Sweet buttery Jesus, mama loves her meat, but sometimes? You need to feed that sweet craving.
Often, I just quell it with a crappy diet soda or a low-carb protein shake, but there comes a time when you need an actual dessert, and that dessert better be chocolate.
Here is your solution:
Slutty Chocolate Balls In Your Mouth
• 1 cup Lily’s Sugar Free Chocolate Chips
• 3/4 cup heavy cream
• 3 tbsp grass-fed butter
• 4 tbsp Swerve Powdered Sugar
• 2 tsp bourbon or rum (why not both?)
• 1/4 tsp vanilla extract
Place the sugar free chocolate chips into a large, heat resistant glass mixing bowl.
Place the heavy cream, butter, and 4 tablespoons of sweetener into a small pot and heat over medium heat until small bubbles form around the sides of the pot and the cream is just starting to simmer.
Stir until sweetener has dissolved, then pour the hot cream over the chocolate chips and let sit for 5 minutes.
Stir gently with a whisk until smooth and fully incorporated. Add the vanilla and booze and stir.
Let cool then cover and refrigerate several hours until firm.
Once firm (if it’s too firm because you left it in too long, let it sit out for a half hour or so), place a piece of waxed paper on your work surface. Spoon the firm chocolate ganache from the bowl with a tablespoon or a melon baller and place onto the waxed paper. Continue until you’ve used the entire bowl of ganache. If your ganache is sticking to your spoon or melon baller, try dipping it in hot water before each scoop.

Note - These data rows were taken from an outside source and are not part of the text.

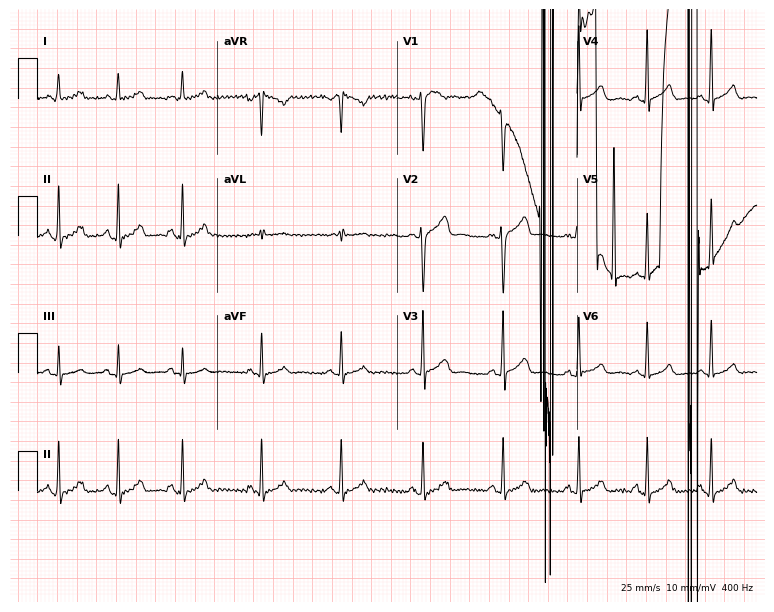
ECG — a male patient, 37 years old. Screened for six findings — first-degree AV block, right bundle branch block (RBBB), left bundle branch block (LBBB), sinus bradycardia, atrial fibrillation (AF), sinus tachycardia — none is recorded. Other findings, if any, are not listed.
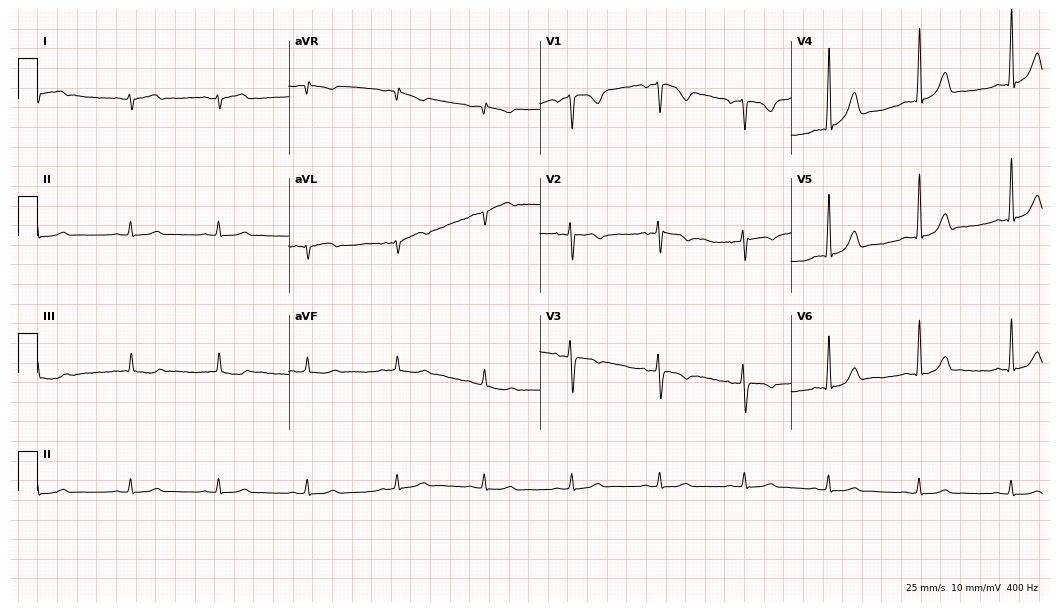
12-lead ECG from a 24-year-old woman (10.2-second recording at 400 Hz). No first-degree AV block, right bundle branch block, left bundle branch block, sinus bradycardia, atrial fibrillation or sinus tachycardia recorded for this tracing. Findings outside these six are not listed.
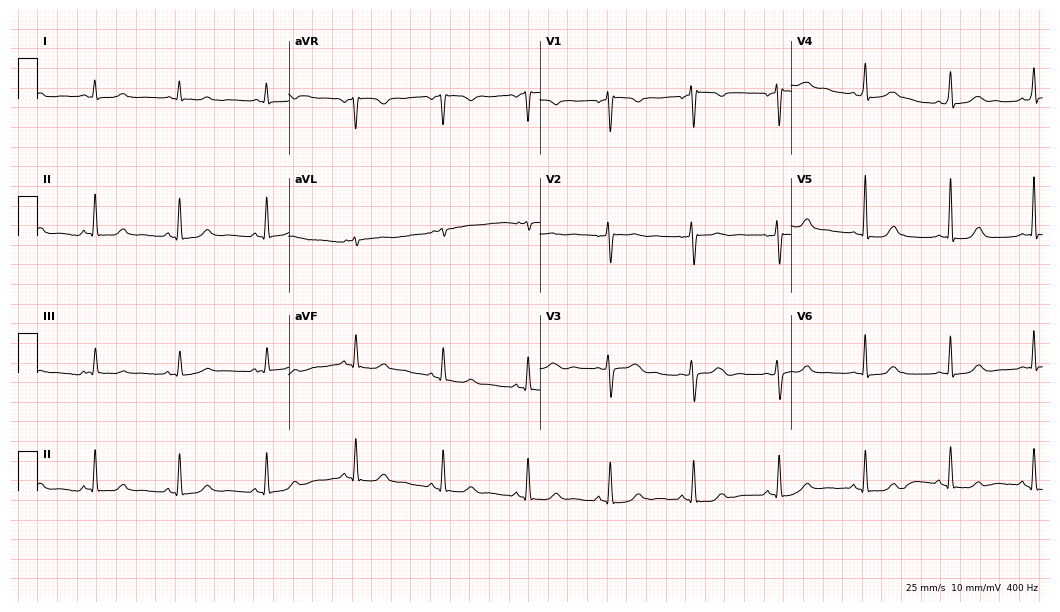
Electrocardiogram (10.2-second recording at 400 Hz), a 40-year-old woman. Overall reading on record: normal ECG.
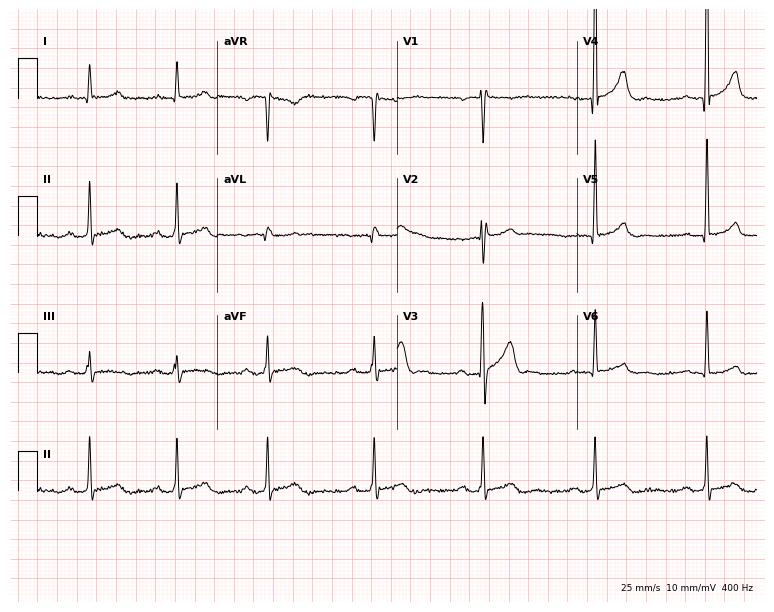
Electrocardiogram, a 42-year-old male. Of the six screened findings (first-degree AV block, right bundle branch block (RBBB), left bundle branch block (LBBB), sinus bradycardia, atrial fibrillation (AF), sinus tachycardia), none is recorded.
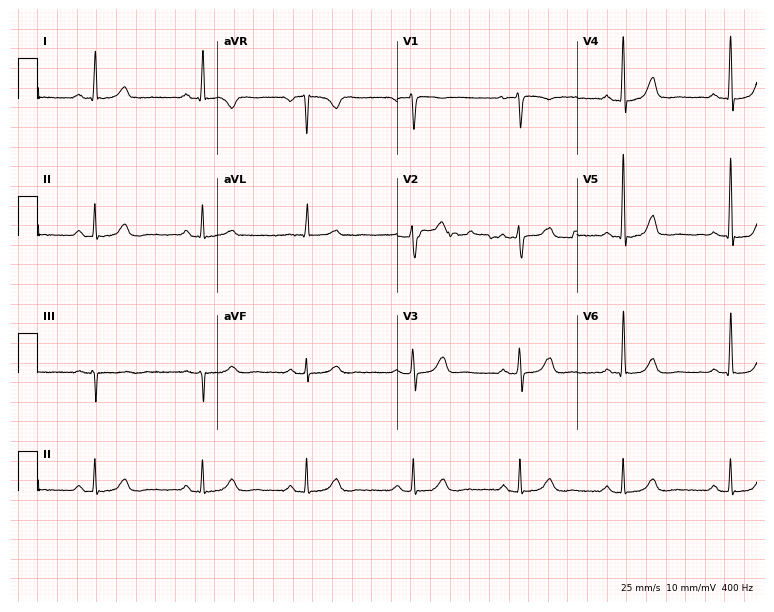
12-lead ECG from a 61-year-old female patient (7.3-second recording at 400 Hz). No first-degree AV block, right bundle branch block (RBBB), left bundle branch block (LBBB), sinus bradycardia, atrial fibrillation (AF) or sinus tachycardia recorded for this tracing.
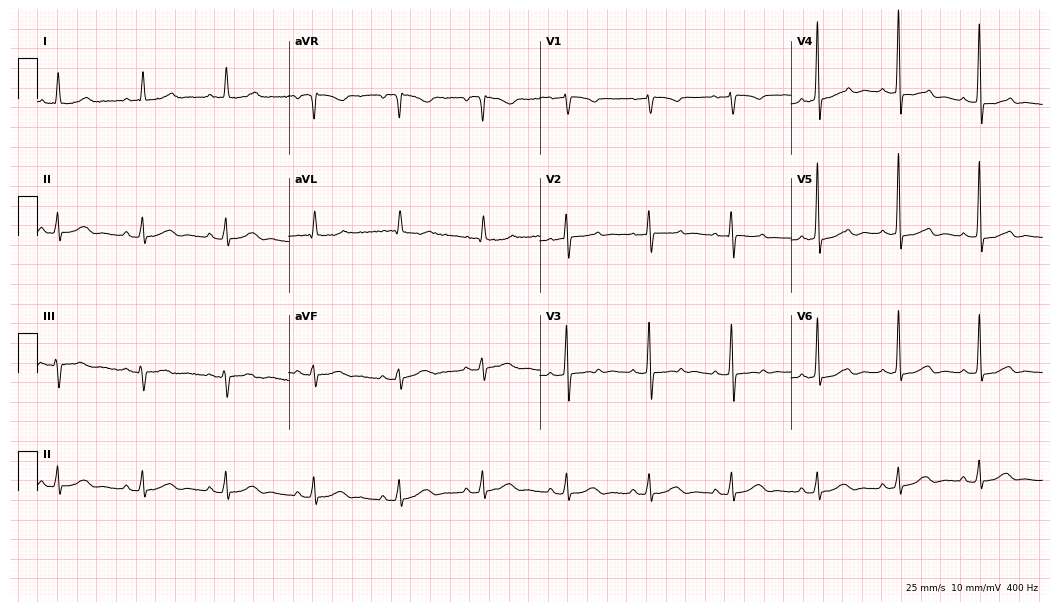
12-lead ECG from a 67-year-old female patient. Screened for six findings — first-degree AV block, right bundle branch block, left bundle branch block, sinus bradycardia, atrial fibrillation, sinus tachycardia — none is recorded.
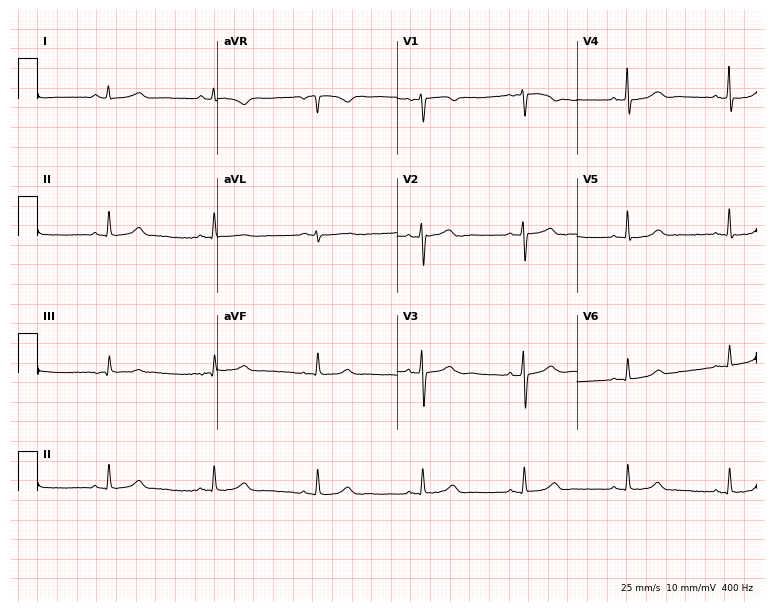
Electrocardiogram (7.3-second recording at 400 Hz), a female, 55 years old. Of the six screened findings (first-degree AV block, right bundle branch block, left bundle branch block, sinus bradycardia, atrial fibrillation, sinus tachycardia), none is recorded. Only these six findings were labelled.
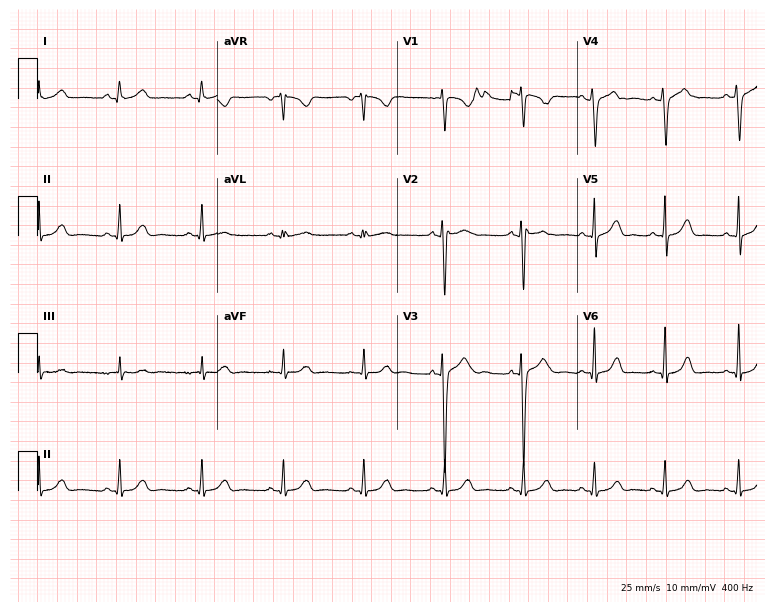
Resting 12-lead electrocardiogram (7.3-second recording at 400 Hz). Patient: a female, 17 years old. Read as a normal ECG.
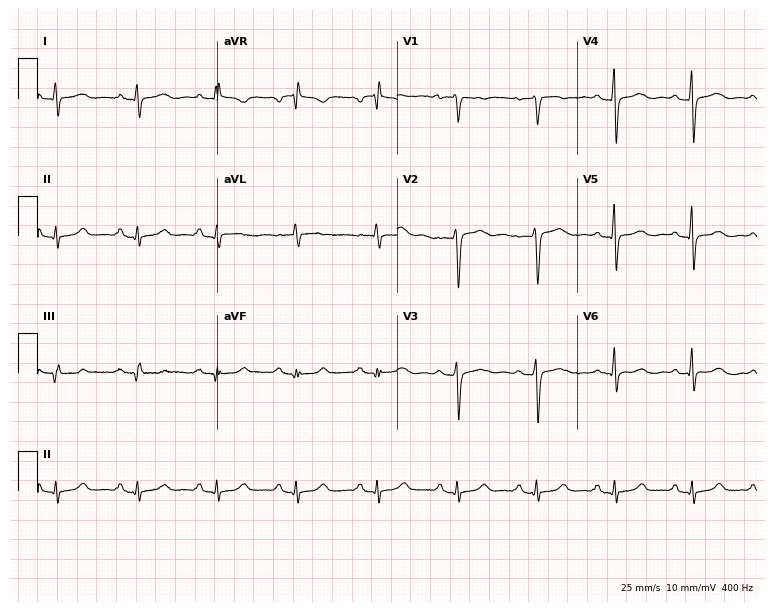
ECG (7.3-second recording at 400 Hz) — a woman, 49 years old. Screened for six findings — first-degree AV block, right bundle branch block, left bundle branch block, sinus bradycardia, atrial fibrillation, sinus tachycardia — none is recorded.

Roll each portion of ganache into round truffles – I use my hands. Just use your damn hands. They will smell delightful later. Try to roll into equal size balls, about the size of a large gumball or so – it’s totally up to you.
If you find that your truffles are too warm and soft to shape, refrigerate them for 30 minutes or until they are firm enough to handle again.
Finish: Once your truffles are all shaped, the truffles can be rolled in chopped nuts, grated chocolate, sesame seeds, coconut, sprinkles, crushed freeze-dried fruit, matcha powder, or unsweetened cocoa powder.
Store in an airtight container in the fridge, but remove and let sit until they’re close to room temperature before serving.